Derived from the Le Mans-winning D-Type, and the basic idea that William Lyons had in mind for the XKSS was to milk the US’s appetite for European sports cars, an appetite that had been growing quite large by the mid 1950s thanks to importers like Max Hoffman, a strong economy, and a renewed urgency to spend on material and otherwise fanciful goods.
The primary reason it exists though was a function of Jaguar deciding what to do with its defunct race cars. After the factory team had pulled out of sports car racing at the end of 1956, and with regulatory changes coming to Le Mans that would make the D-Type obsolete for the remaining privateers like Ecurie Ecosse, Jaguar was left with a pile of unused or else partially built D-Type chassis. To recoup the cost of developing that car, the solution was to build these leftover D-Types into street legal variants to be sold as the finless XKSS models with the same mechanicals.
Besides ditching the iconic fin, not much else was modified to make them eligible for public roads; a second seat was fitted, a few windows and bumper pieces now adorned the exterior, and a rudimentary foldaway roof was included along with windscreen wipers and some basic trim in the cockpit. The planned production run of 25 examples came to a halt at 16 though after a fire burned down the Browns Lane factory and the remaining D-Type/XKSS chassis housed inside in 1957. As you may know, in recent years Jaguar’s gone and built what they are calling “continuation” models of cars like the D-Type and XKSS, which brings us to this car.
The owner of the XKSS replica shown here, James Chen, views the question of authenticity from a pragmatic standpoint. “I looked in my left pocket—don’t have that kind of money—but it’s not a matter of owning the genuine article,” he says, adding “the feeling is the same.” He also goes on to distinguish his answer to the inevitable question he gets whenever someone recognizes the car: “Is it a real one?” No, he says, but he makes sure to elaborate. Chen isn’t pretending, but he knows his car isn’t on the same level as a Fiero dressed up like a Ferrari. In his case, the car is driven by a motor stamped with “Jaguar,” it was bodied by one of the best in the business, and at the heart of the matter, it’s still a truly vintage driving experience—bias-ply tires and a chassis from 1964 (its underpinnings are borrowed from an E-Type), kind of make that part inevitable.
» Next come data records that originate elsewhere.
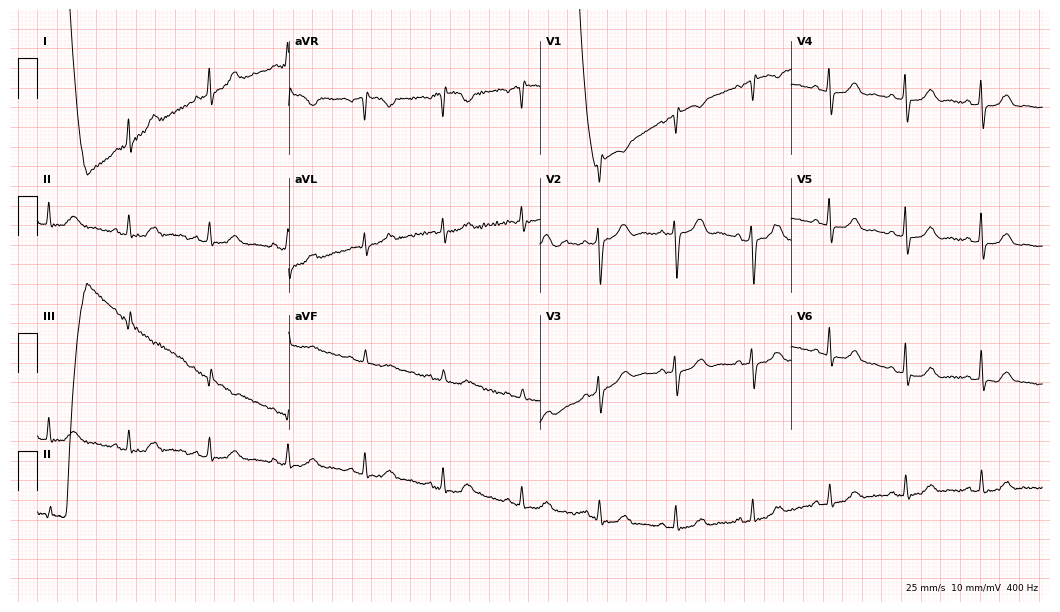
Electrocardiogram, a 63-year-old female. Of the six screened findings (first-degree AV block, right bundle branch block, left bundle branch block, sinus bradycardia, atrial fibrillation, sinus tachycardia), none is recorded. Other findings, if any, are not listed.
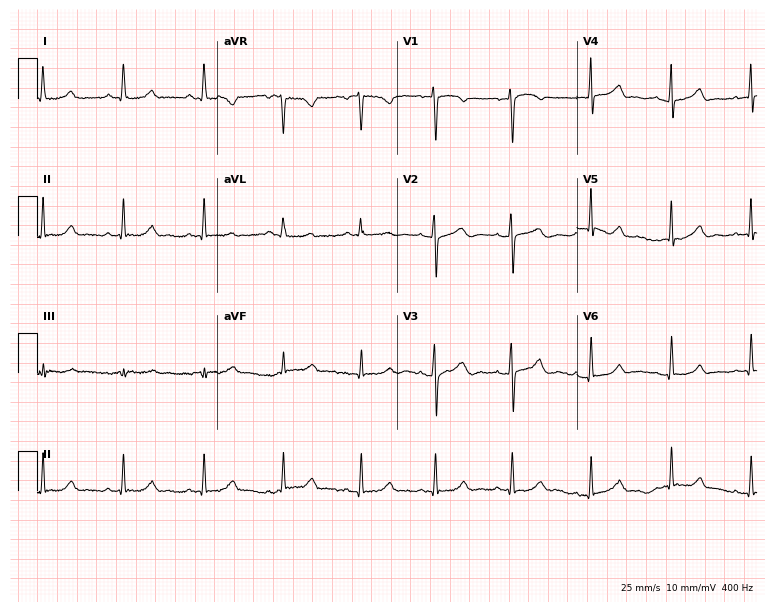
Electrocardiogram (7.3-second recording at 400 Hz), a 37-year-old female patient. Overall reading on record: normal ECG.
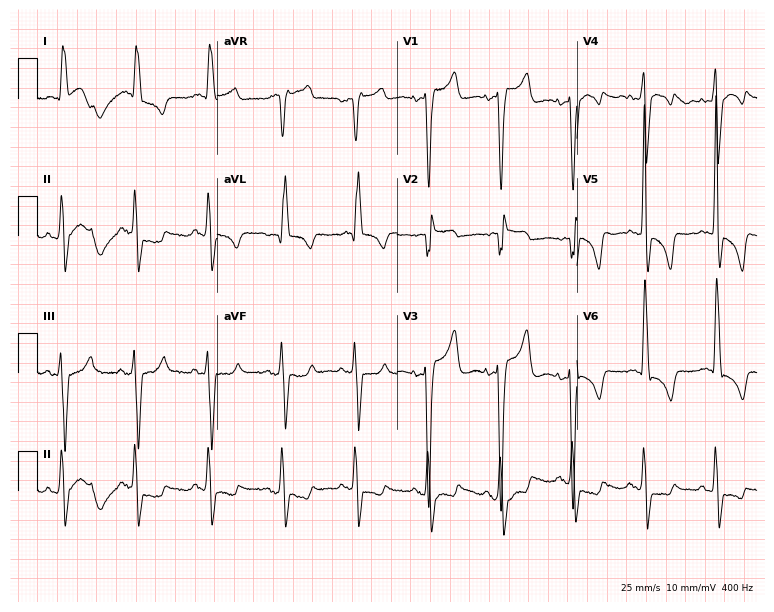
ECG (7.3-second recording at 400 Hz) — a 76-year-old male patient. Findings include right bundle branch block.
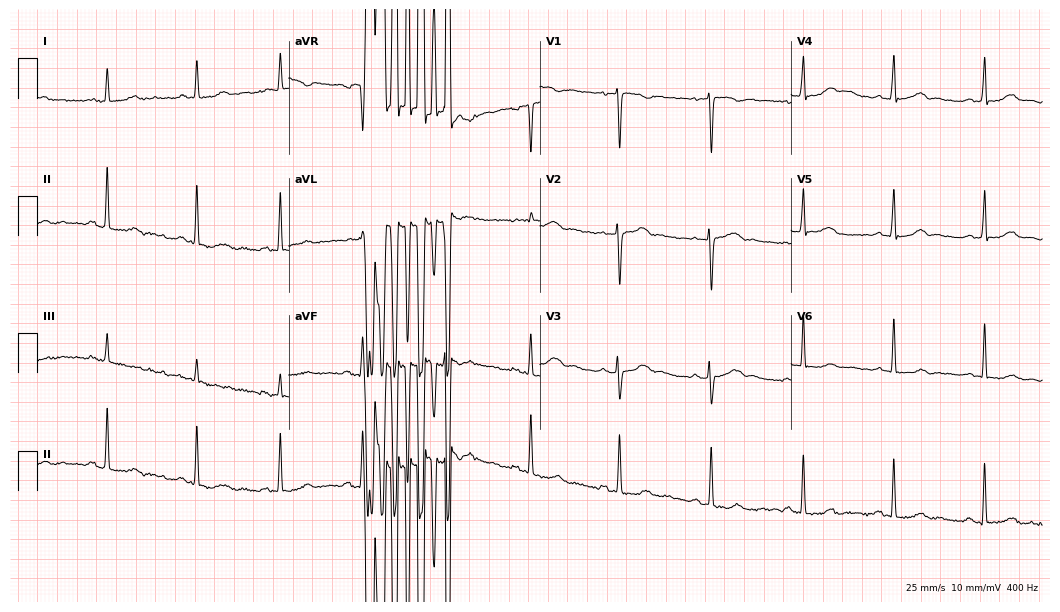
12-lead ECG from a female, 36 years old. Screened for six findings — first-degree AV block, right bundle branch block, left bundle branch block, sinus bradycardia, atrial fibrillation, sinus tachycardia — none is recorded.

But how did he come to land on such an obscure car? Chen knew he wanted something vintage and specifically without a roof, but the car also had to be able to keep up with modern traffic, so that ruled out pretty much everything with an MG badge for starters, and eventually he found this XKSS recreation near San Francisco. The car’s owner had raced D-Types in the period, and he’d wanted to bring some of that experience to the street without attaching the exorbitant value of a genuine D-Type or XKSS to the experience, so he commissioned Ram Engineering to build this instead, seeing as the company specializes in re-bodying Jags to look like C and D-Types as well as XKSSes. It has authentic D-Type wheels with the spline drives to really complete the look, but the car is based on a ’64 E-Type so it has a 3.8-liter straight-six under the clamshell hood, as well as the E-Type’s independent rear suspension that was absent on the genuine XKSS.
The real function of this car then isn’t to own something unobtainable, and he’d rather have something that’s capable of being enjoyed for its mechanical abilities rather than its potential to increase in value as it sits motionless and climate-controlled. He shares the car with his son especially, but he hopes the car will inspire other young enthusiasts who still value the analog nature of driving cars like these. What’s not to love?